Parsing floating-point numbers in C is going to be pretty damn tricky, so we might just try and use setlocale()
to set the locale to C
and restore it to whatever it was before after doing so. I have no idea what the effects are of calling these functions often in the same program, and if there's a performance impact (it might be loading the strings or formatting rules for this locale every single time, on the fly, since it'll be designed for "normal" programs in which setlocale()
will be called only a handful of times)
See also https://github.com/JuliaLang/julia/pull/5988 for example
Change History (4)
comment:1 Changed 8 years ago by
Component: | unknown → core libraries |
---|
comment:2 Changed 8 years ago by
Description: | modified (diff) |
---|
comment:3 Changed 8 years ago by
comment:4 Changed 8 years ago by
Resolution: | → wontfix |
---|---|
Status: | new → closed |
It's probably not worth fixing this in the 4 series.

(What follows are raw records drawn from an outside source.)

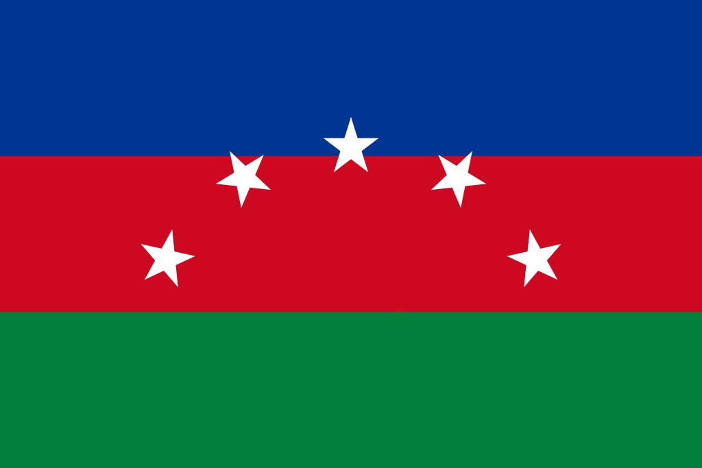 Esta es la bandera del cantón Pedro Moncayo de la provincia de Pichincha, en Ecuador.
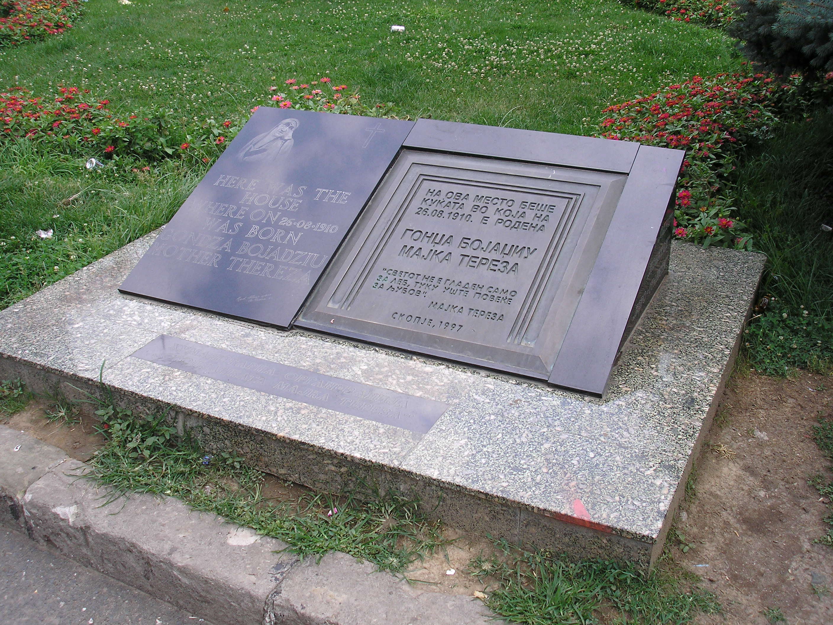 Teréz anya szülőházának helye, Szkopje, Macedónia
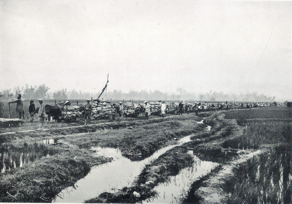 埔里社對外交通最早開通的「埔里社輕鐵線」，原由「埔南公司」取得路線經營權，後轉讓給「埔里社製糖會社」增資進行路線延長及修繕，終於在明治44年(1911)11月7日舉行開通始業式，這條輕軌全長約20.6公里，從埔里出發通往水頭，經由耶馬溪峽谷，經過加道坑、大林、五城然後到湳仔(名間)，接續明治製糖的二水線至南投或二水接縱貫鐵路，後由於集集線完成，才縮減為埔里至外車埕(今水里鄉車埕)。 「埔里社輕鐵線」通車後從此大大加快埔里貨物與客運的運送便利，在商品的供應上對埔里商況促進大繁榮發展。大正2年(1913)臺灣製糖株式會社併購「埔里社製糖會社」，從此成為台糖鐵道文化的一員。圖為埔里社輕鐵手押台車通過水頭庄前的風景舊影，約攝於大正3年左右(1914)，推測為今均頭國中前到水源地這一段的水頭路沿線側。由臺灣製糖會社埔里社製糖所經營的這條「埔里社輕鐵」手押台車營業線，除供社用品的搬運外，也供一般旅客及貨物運送。圖所見正在通過埔里水頭庄前的成排臺車，上面滿載埔里社製糖所的砂糖與蔗苗，可見有一穿白色文官服的會社官員隨行押運，因為埔里社至魚池五城間的這段鐵道是上坡，需要人、牛一起奮力拖拉推進，十分辛苦。百年前埔里對外交通臺車的舊影，真是萬分珍貴。 圖：感謝林志明醫師提供
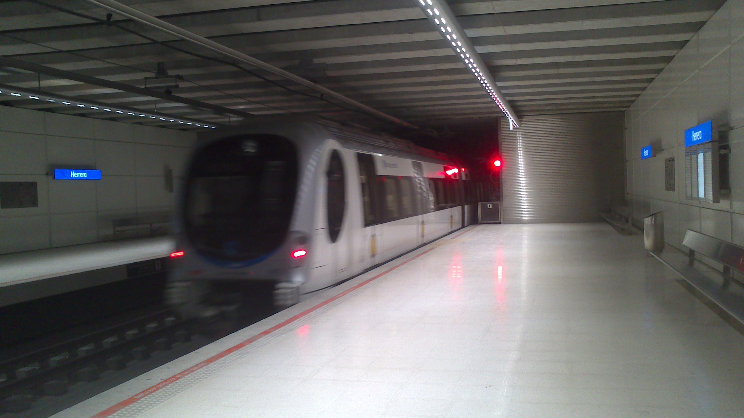 Sale de Herrera para cambiar de sentido e ir hacia Lugaritz
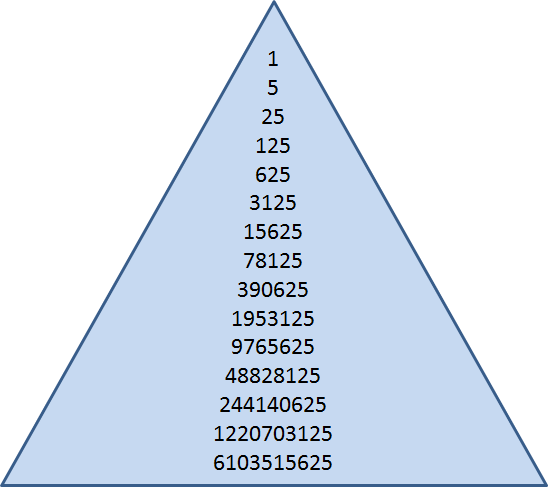 Illustrasjon av hvordan et pyramidespill med 5 vervede i hvert ledd vil kollapse innen 14 ledd.
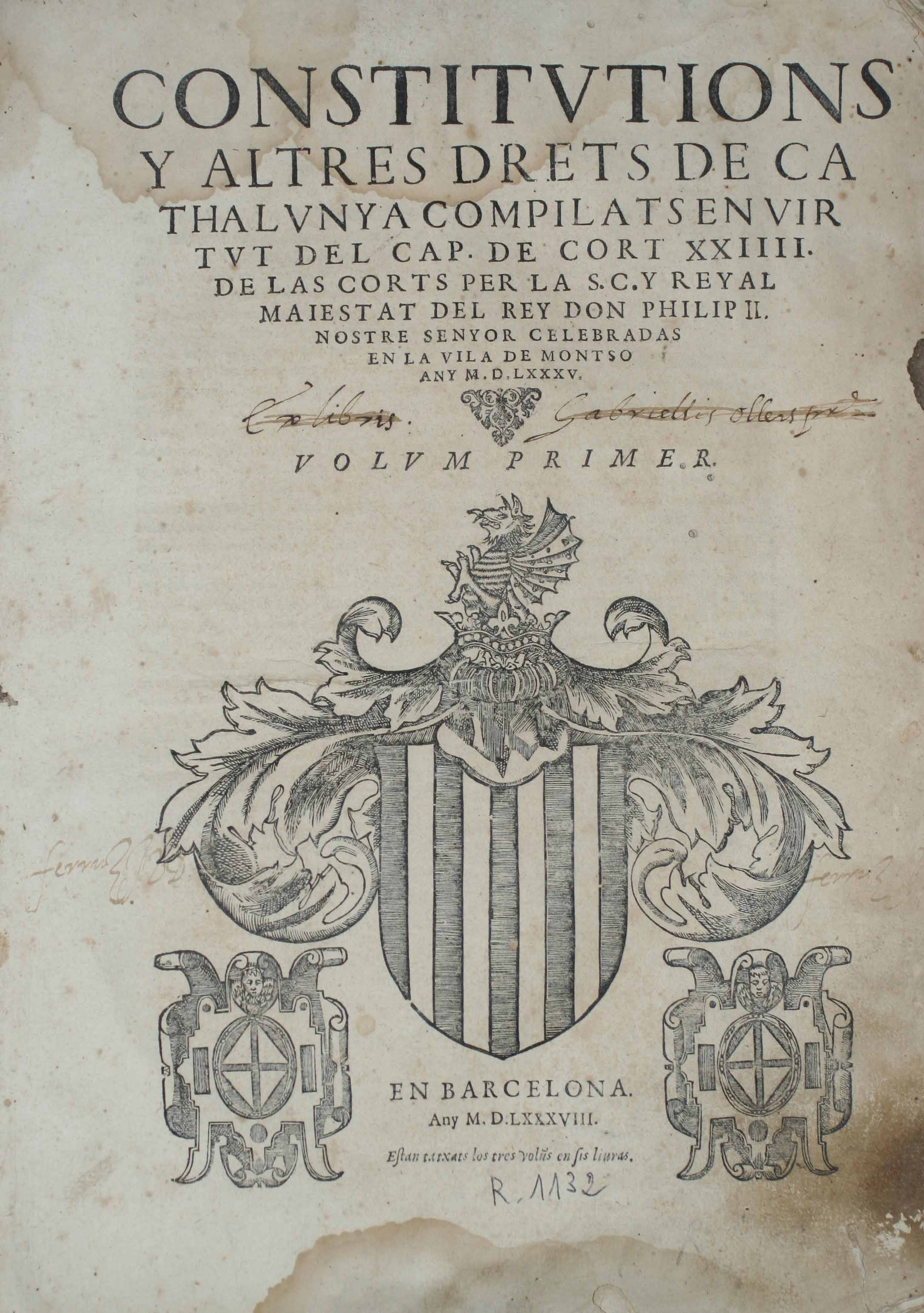 Llibre de les Constitucions de Catalunya compilat desprès de la Cort de Felip II a la vila de Montsó de 1585. En aquest llibre s'actualitzen les Constitucions, eliminant les parts derogades i afegint-hi les que s'han aprovat en el transcurs d'aquesta Cort. Dades tècniques Títol: Constitutions y altres drets de Cathalunya compilats en virtut del Capítol de Cort XXIIII de las Corts per la S.C. y Reyal Maiestat del Rey Don Philip II, nostre senyor, celebradas en la vila de Montsó. Any MDLXXXV Data: 1588 Suport material: Paper Mides: 350 x 450 cm
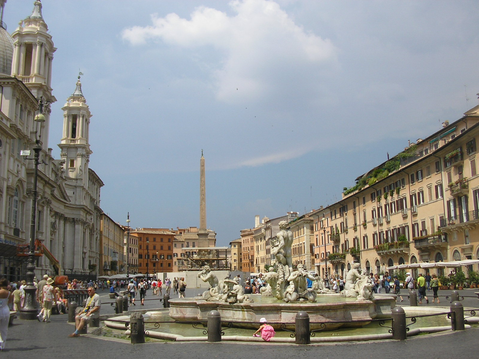 Площадь Навона
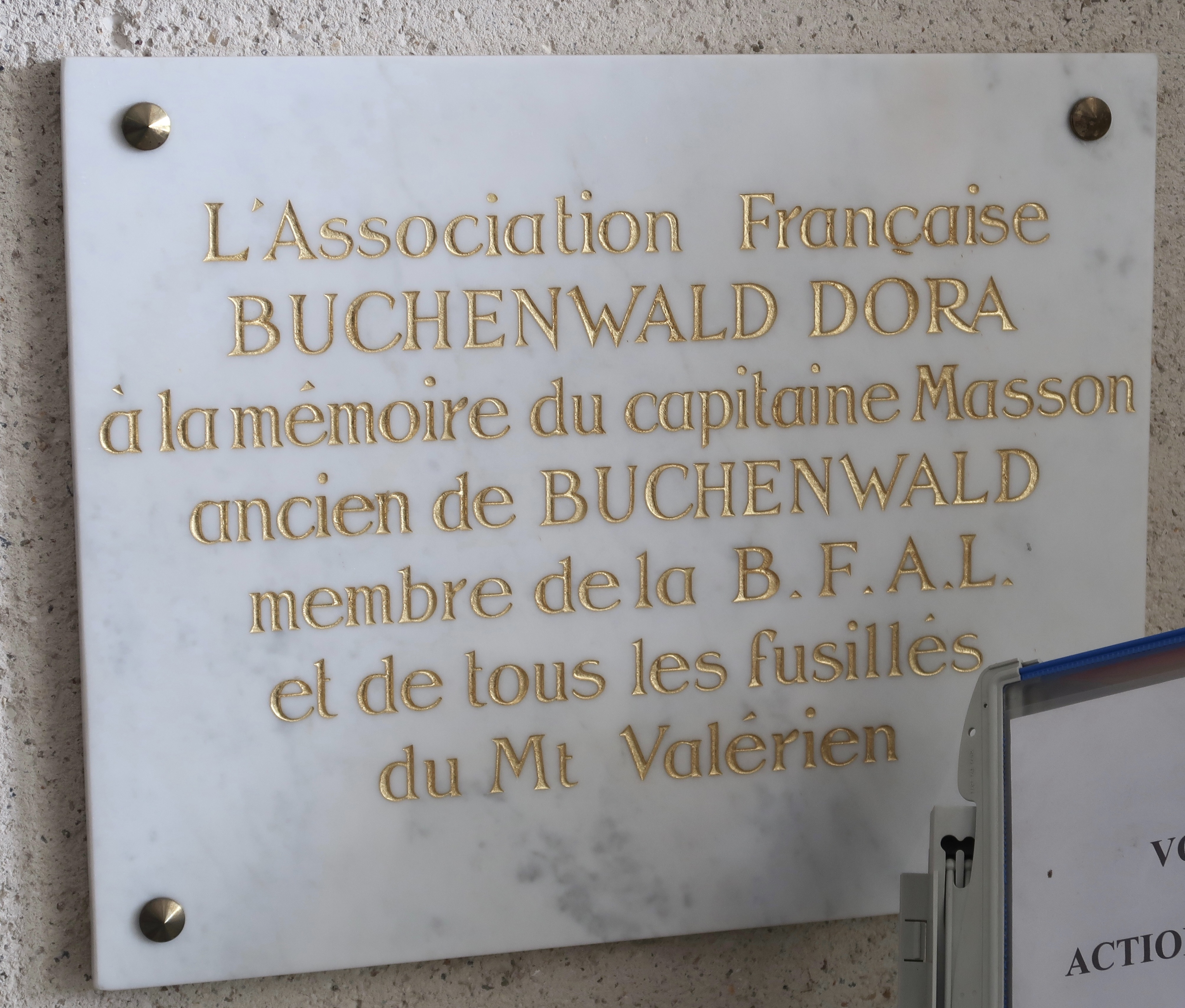 Plaque en hommage au capitaine Masson et aux fusillés du Mont-Valérien, au musée des transmissions du Mont-Valérien à Suresnes (Hauts-de-Seine).
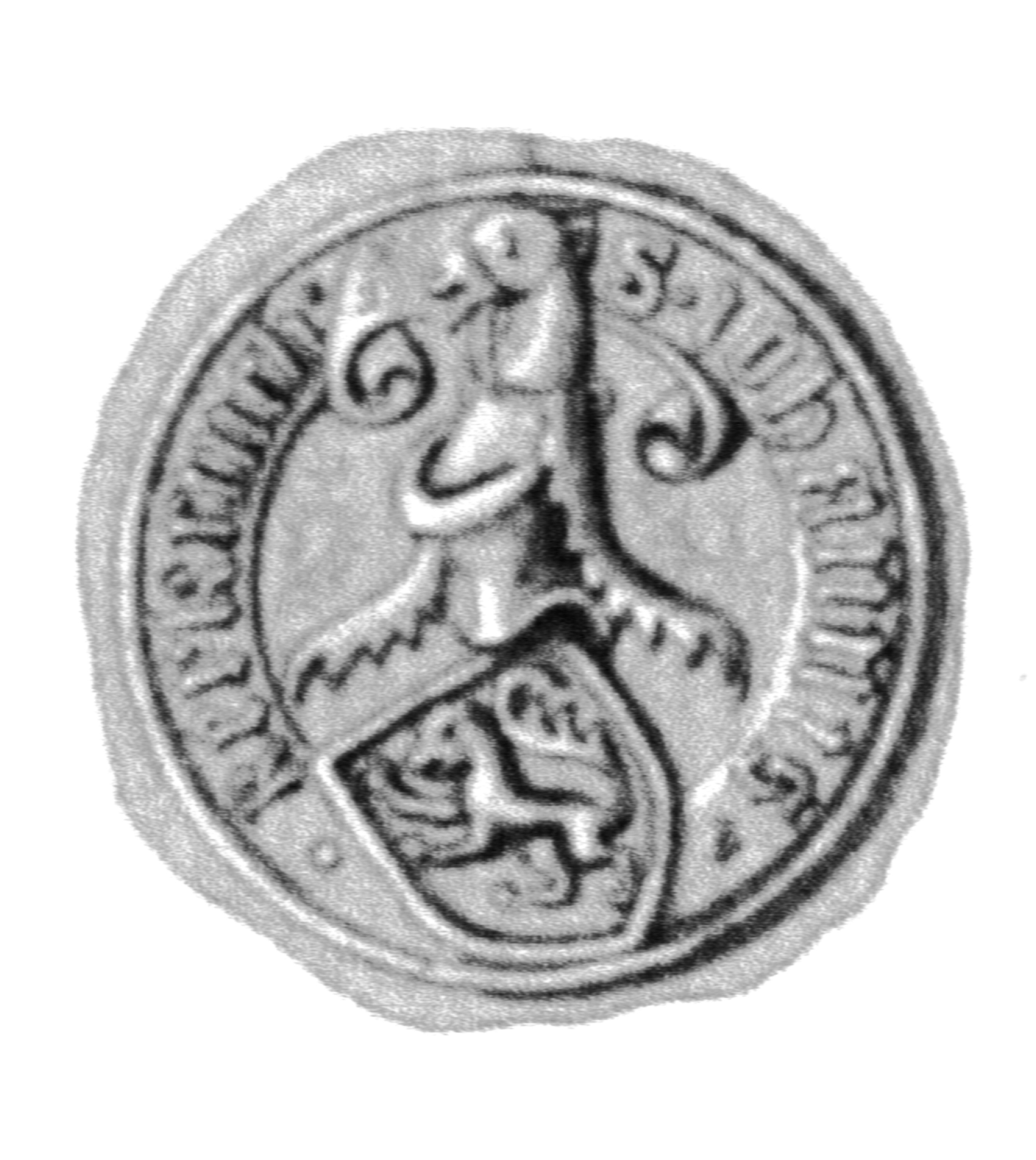 Siegel des Ratsmannes Johannes Kerking. Das Siegel stammt aus der Zeit um 1516. Siehe Emil Ferdinand Fehling: Lübeckische Ratslinie, Nr. 572 (Johann Kerkring).

Note that this particular situation will have been fixed in CHICKEN 5 already; we simply encode flonums as a packed byte sequence, and "large" fixnums (> 30 bits) as bignums, which will be simplified to fixnums after reading. The bignum reader doesn't use
strtod
. Note that there's still some compatibility code in runtime.c that still triggers the old code path. This is to make it possible to compile CHICKEN 5 through a boot-chicken with CHICKEN 4.Regardless of this being fixed in CHICKEN 5, there could still be issues lurking due to locale mismatch, we should really try to figure out a way to catch these stupid bugs :(